177 of 568 in my Cyberpunk shader collection are misaligned, and some I built are too, but it's uncommon enough to justify only copying when needed.
Do we know what causes this misalignment? Does dxc simply make no effort to align things while fxc does? Could you attach such a shader you compiled yourself here?
I added checksum writing to dxc (maybe there's a better way to make this available): [checksum hack](https://www.codeweavers.com/xfer/cmccarthy/dxc-add-checksum.diff)
I don't think we want to modify dxc like that, no.
In addition to instructions, much extra information needs to be passed out to the tracer or compiler, and parser_read_instruction is not practical for this. Instructions also need to reference other instructions, and the practice of writing one instruction to a struct would make that messy.

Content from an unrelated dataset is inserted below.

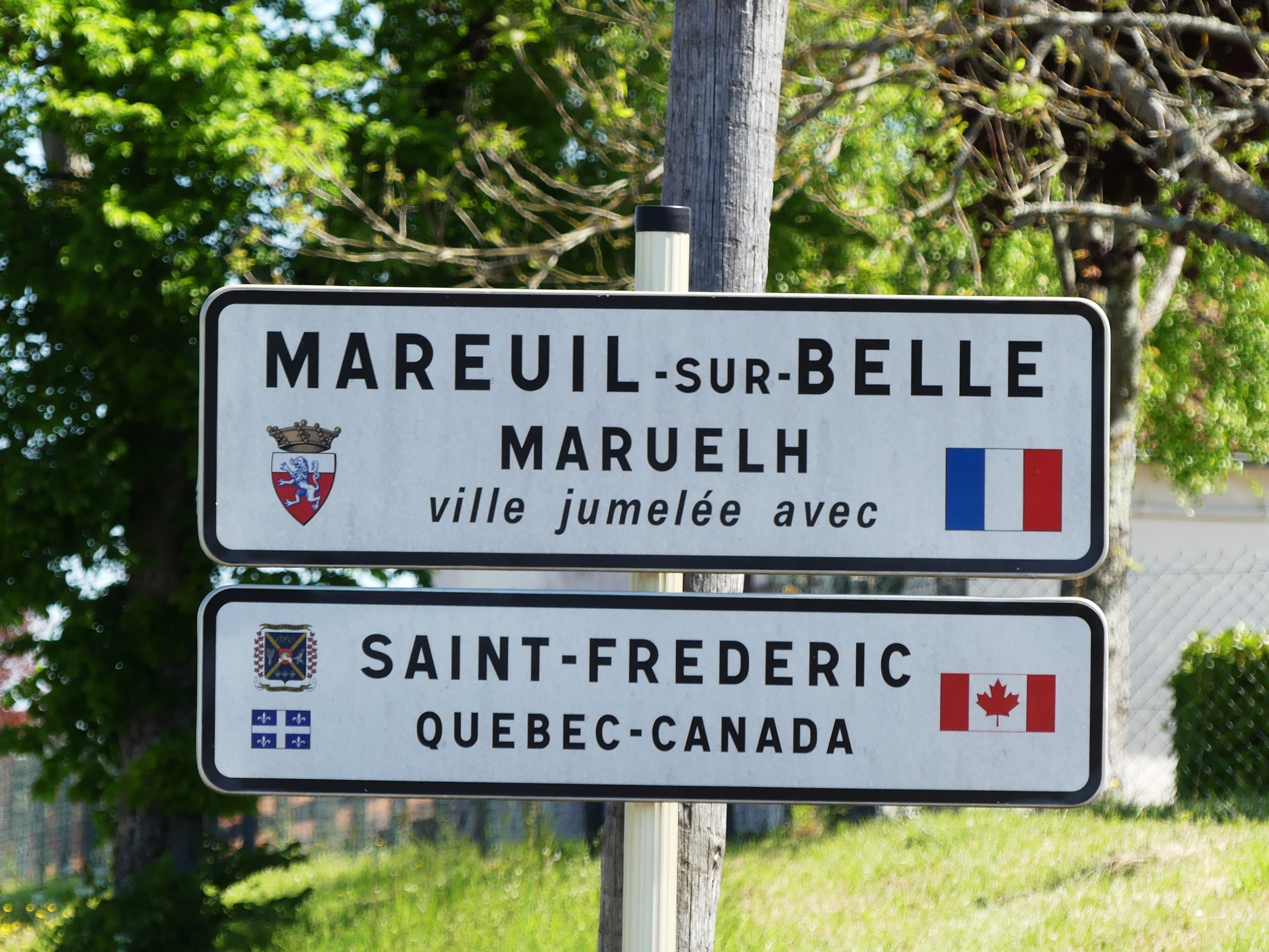 Panneau de jumelage à Mareuil, Dordogne, France.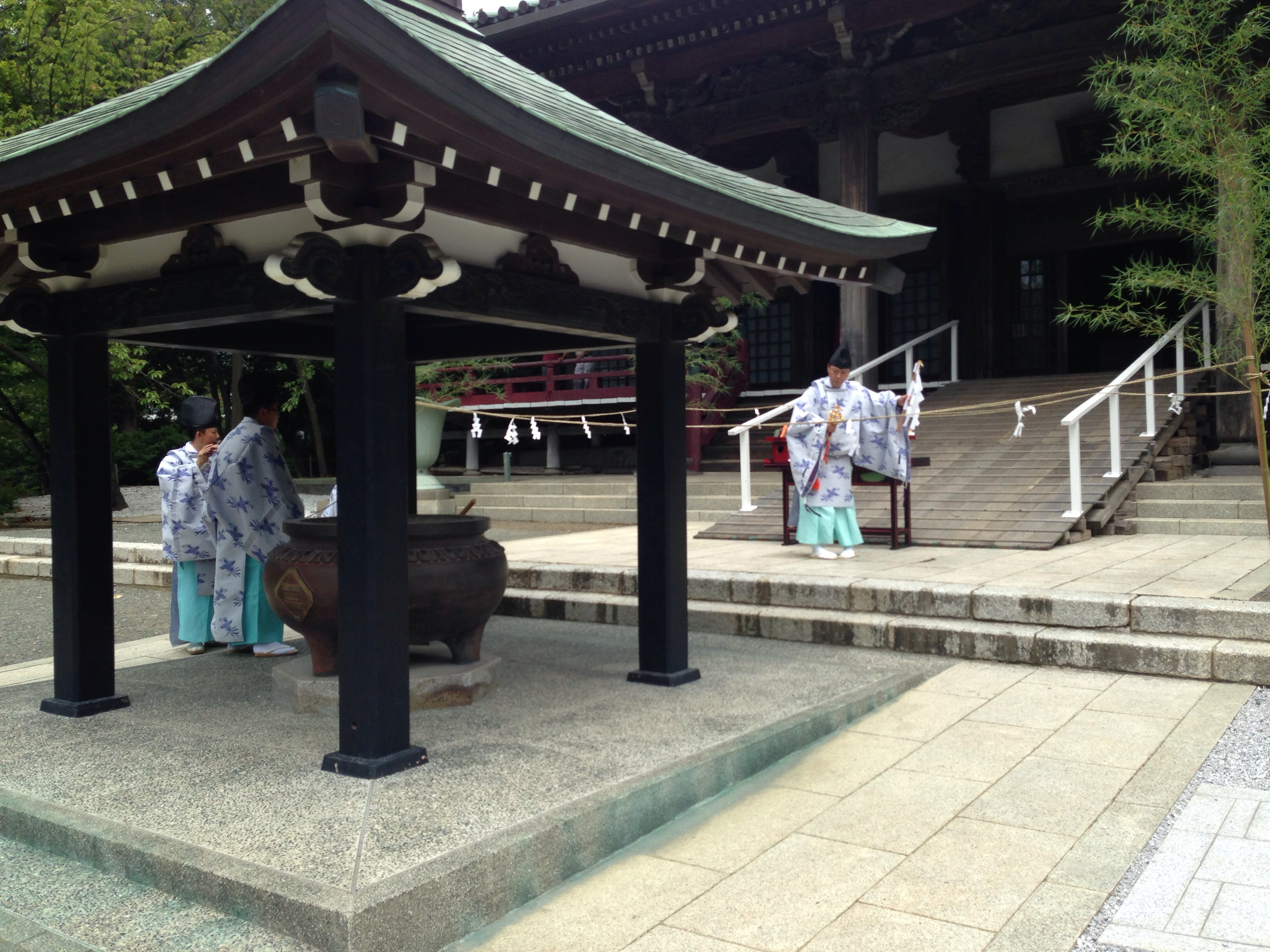 神奈川県藤沢市大鋸の諏訪神社例祭。 清浄光寺（遊行寺）にて8月25日の正午前（午前中）に行われる神事。

Should vkd3d_shader_parser not be used at all for SM 6?
Well, a decision needs to be made. There are a couple of options:
- Use the existing vkd3d_shader_parser interface. This would of course be ideal; we'd be able to largely use the existing backends, perhaps with minor adjustments for things like handling additional instructions/capabilities. This seems unlikely to be feasible; still, it would be good to address the specific reasons behind that in the patch introducing whichever alternative we end up with.
- Don't use the vkd3d_shader_parser interface at all, and introduce something new only for DXIL. Perhaps this is unavoidable, but this would be the least desirable outcome, since it would imply needing DXIL-specific backends as well. That would most notably mean SPIR-V, but would have consequences for e.g. potential GLSL output as well.
- Extend/adjust the vkd3d_shader_parser interface. In particular, assuming for the sake of argument that the "parser_read_module" interface is the ideal interface for DXIL input, what are the reasons it would be unsuitable for dxbc-tpf and d3dbc input?
- Parse DXIL to the vkd3d_shader_sm6_module interface, and then do a lowering/flattening pass to turn it into a list of (likely extended) vkd3d_shader_instruction's.
The current patch essentially takes the approach of "pretend to use the vkd3d_shader_parser interface, but don't really", which I don't think is an appropriate option.
In any case, the patches you'll end up with will have to explain what specific issues they're addressing and what considerations went into the chosen approach, to someone potentially much less familiar with DXIL than you currently are. (And note that that person isn't necessarily "Henri, today"; this might be e.g. a new contributor reading the commit log 6 months from now, or perhaps yourself in a decade or so.)
It's perhaps also worth pointing out that this touches on ongoing conversations about the HLSL compiler's IRs. We currently essentially go from "HLSL IR" (almost) straight to d3dbc or dxbc-tpf bytecode. However, it turns out there may be some value in introducing an IR between that, on a level slightly higher than vkd3d_shader_instruction.
I initially was translating instructions to use vkd3d_shader_opcode, but since none can be handled by common code, we would end up using the same enum for two different things, with numerous values being used in one implementation but not the other. Also there would be inefficiencies, e.g. all numeric instructions with two inputs are emitted using a single BINOP with the actual operation encoded as an operand. We would translate this to one of the numerous VKD3DSIH equivalents, only to handle them all later in a single case statement.
It's possible to add another union member to vkd3d_shader_instruction for SM 6, but of the other fields only handler_idx, flags and src_count would be used. Use of common code would be rare; vkd3d_dxbc_compiler_map_ext_glsl_instruction() and vkd3d_dxbc_compiler_map_atomic_instruction() are the only two I found in a brief search, and the translation overhead probably cancels any gain.
Why is that? Or put a different way, what would prevent someone from transforming a list of vkd3d_shader_instruction's into a vkd3d_shader_sm6_module? And would that be worse than having to handle both in the backends?
I could reduce the large patch to nothing more than reading the block tree. This wouldn't do anything except validate the blocks and emit any errors encountered. Is that enough, or too much?
I'd have to see it; perhaps it would make sense to still split things further from there. It sounds like a decent start though.